(Beginning of Records shown)

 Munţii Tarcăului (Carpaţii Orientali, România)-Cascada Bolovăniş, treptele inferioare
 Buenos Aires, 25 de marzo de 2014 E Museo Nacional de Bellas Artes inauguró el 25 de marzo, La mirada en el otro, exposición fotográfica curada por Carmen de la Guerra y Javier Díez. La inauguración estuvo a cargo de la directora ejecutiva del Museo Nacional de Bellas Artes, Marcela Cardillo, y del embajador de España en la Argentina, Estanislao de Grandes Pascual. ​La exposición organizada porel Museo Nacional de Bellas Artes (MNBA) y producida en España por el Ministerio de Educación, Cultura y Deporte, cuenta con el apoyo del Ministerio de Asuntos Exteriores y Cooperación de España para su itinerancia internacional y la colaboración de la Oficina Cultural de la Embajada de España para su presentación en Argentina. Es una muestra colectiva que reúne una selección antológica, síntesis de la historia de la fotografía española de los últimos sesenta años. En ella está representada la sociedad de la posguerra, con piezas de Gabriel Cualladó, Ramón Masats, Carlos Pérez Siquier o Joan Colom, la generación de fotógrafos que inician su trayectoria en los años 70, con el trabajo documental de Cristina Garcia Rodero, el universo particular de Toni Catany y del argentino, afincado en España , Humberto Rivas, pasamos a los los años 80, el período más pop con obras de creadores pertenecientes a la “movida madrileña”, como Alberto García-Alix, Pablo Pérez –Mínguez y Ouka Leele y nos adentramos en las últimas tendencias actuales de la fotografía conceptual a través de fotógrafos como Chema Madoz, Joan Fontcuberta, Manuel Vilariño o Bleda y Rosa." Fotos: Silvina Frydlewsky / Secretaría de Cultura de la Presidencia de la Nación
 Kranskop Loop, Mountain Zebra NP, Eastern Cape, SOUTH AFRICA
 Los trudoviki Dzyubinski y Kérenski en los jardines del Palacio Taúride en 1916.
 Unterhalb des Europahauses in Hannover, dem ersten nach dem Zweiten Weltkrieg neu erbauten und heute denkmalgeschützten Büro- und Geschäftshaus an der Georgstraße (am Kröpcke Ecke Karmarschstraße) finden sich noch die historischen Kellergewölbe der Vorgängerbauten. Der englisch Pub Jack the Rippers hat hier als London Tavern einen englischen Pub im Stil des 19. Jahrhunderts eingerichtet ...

(End of Records shown)

- Task to carry out:
Take the material above and transcribe all of it exactly.

- Answer for the task:
 Munţii Tarcăului (Carpaţii Orientali, România)-Cascada Bolovăniş, treptele inferioare
 Buenos Aires, 25 de marzo de 2014 E Museo Nacional de Bellas Artes inauguró el 25 de marzo, La mirada en el otro, exposición fotográfica curada por Carmen de la Guerra y Javier Díez. La inauguración estuvo a cargo de la directora ejecutiva del Museo Nacional de Bellas Artes, Marcela Cardillo, y del embajador de España en la Argentina, Estanislao de Grandes Pascual. ​La exposición organizada porel Museo Nacional de Bellas Artes (MNBA) y producida en España por el Ministerio de Educación, Cultura y Deporte, cuenta con el apoyo del Ministerio de Asuntos Exteriores y Cooperación de España para su itinerancia internacional y la colaboración de la Oficina Cultural de la Embajada de España para su presentación en Argentina. Es una muestra colectiva que reúne una selección antológica, síntesis de la historia de la fotografía española de los últimos sesenta años. En ella está representada la sociedad de la posguerra, con piezas de Gabriel Cualladó, Ramón Masats, Carlos Pérez Siquier o Joan Colom, la generación de fotógrafos que inician su trayectoria en los años 70, con el trabajo documental de Cristina Garcia Rodero, el universo particular de Toni Catany y del argentino, afincado en España , Humberto Rivas, pasamos a los los años 80, el período más pop con obras de creadores pertenecientes a la “movida madrileña”, como Alberto García-Alix, Pablo Pérez –Mínguez y Ouka Leele y nos adentramos en las últimas tendencias actuales de la fotografía conceptual a través de fotógrafos como Chema Madoz, Joan Fontcuberta, Manuel Vilariño o Bleda y Rosa." Fotos: Silvina Frydlewsky / Secretaría de Cultura de la Presidencia de la Nación
 Kranskop Loop, Mountain Zebra NP, Eastern Cape, SOUTH AFRICA
 Los trudoviki Dzyubinski y Kérenski en los jardines del Palacio Taúride en 1916.
 Unterhalb des Europahauses in Hannover, dem ersten nach dem Zweiten Weltkrieg neu erbauten und heute denkmalgeschützten Büro- und Geschäftshaus an der Georgstraße (am Kröpcke Ecke Karmarschstraße) finden sich noch die historischen Kellergewölbe der Vorgängerbauten. Der englisch Pub Jack the Rippers hat hier als London Tavern einen englischen Pub im Stil des 19. Jahrhunderts eingerichtet ...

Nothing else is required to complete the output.